[TRY IT] Only one span is wanted from the lines below: from the one with "Stadion NK Inter Zaprešić" up to and including the one with "Documento del siglo". Copy it exactly, without images.

[MATERIAL FOR THE TASK]
*** Block opens ***

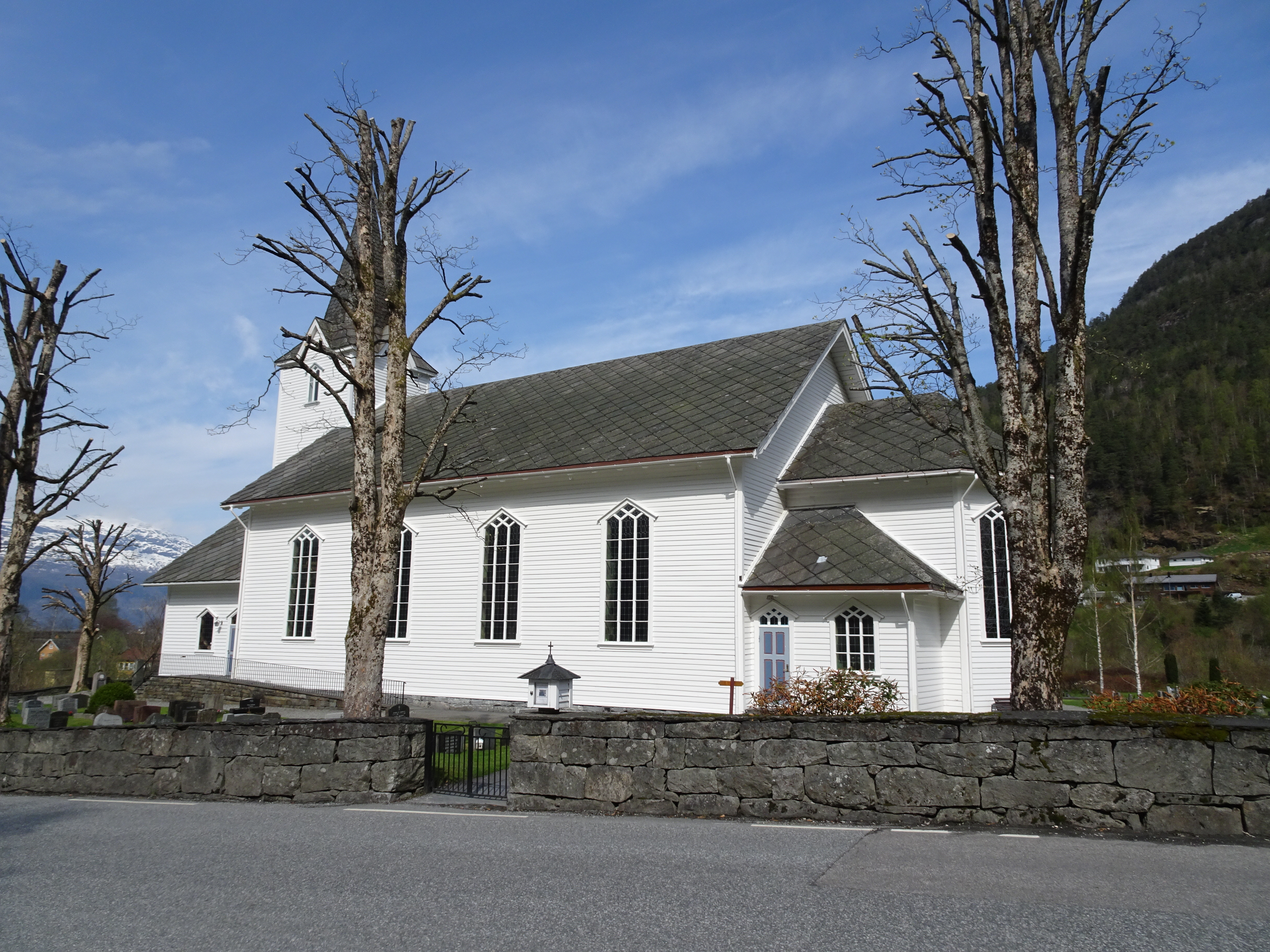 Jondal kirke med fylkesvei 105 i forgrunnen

*** Block closes ***
*** Block opens ***

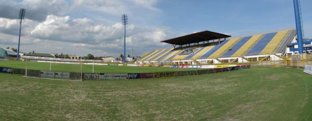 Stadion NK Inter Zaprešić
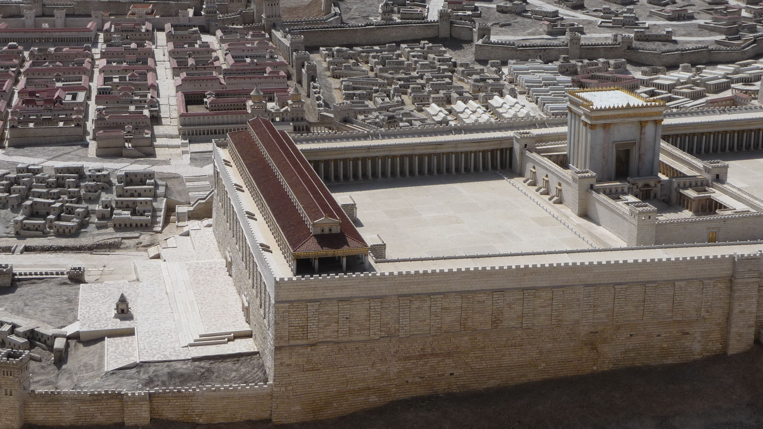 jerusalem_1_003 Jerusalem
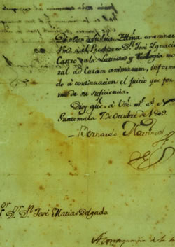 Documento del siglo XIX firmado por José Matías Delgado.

*** Block closes ***
*** Block opens ***

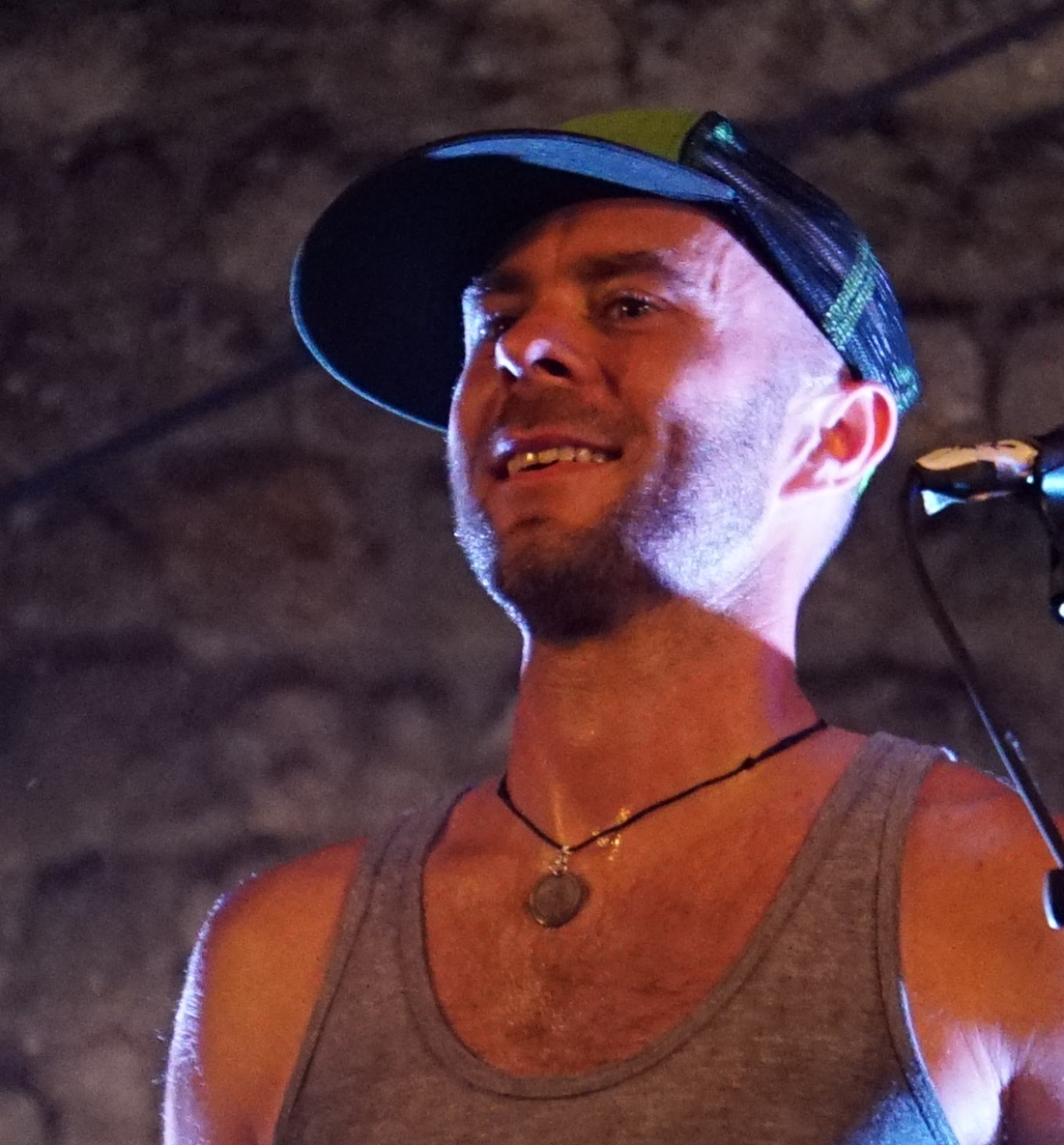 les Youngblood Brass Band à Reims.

*** Block closes ***

[PROBLEM SOLUTION]
 Stadion NK Inter Zaprešić
 jerusalem_1_003 Jerusalem
 Documento del siglo XIX firmado por José Matías Delgado.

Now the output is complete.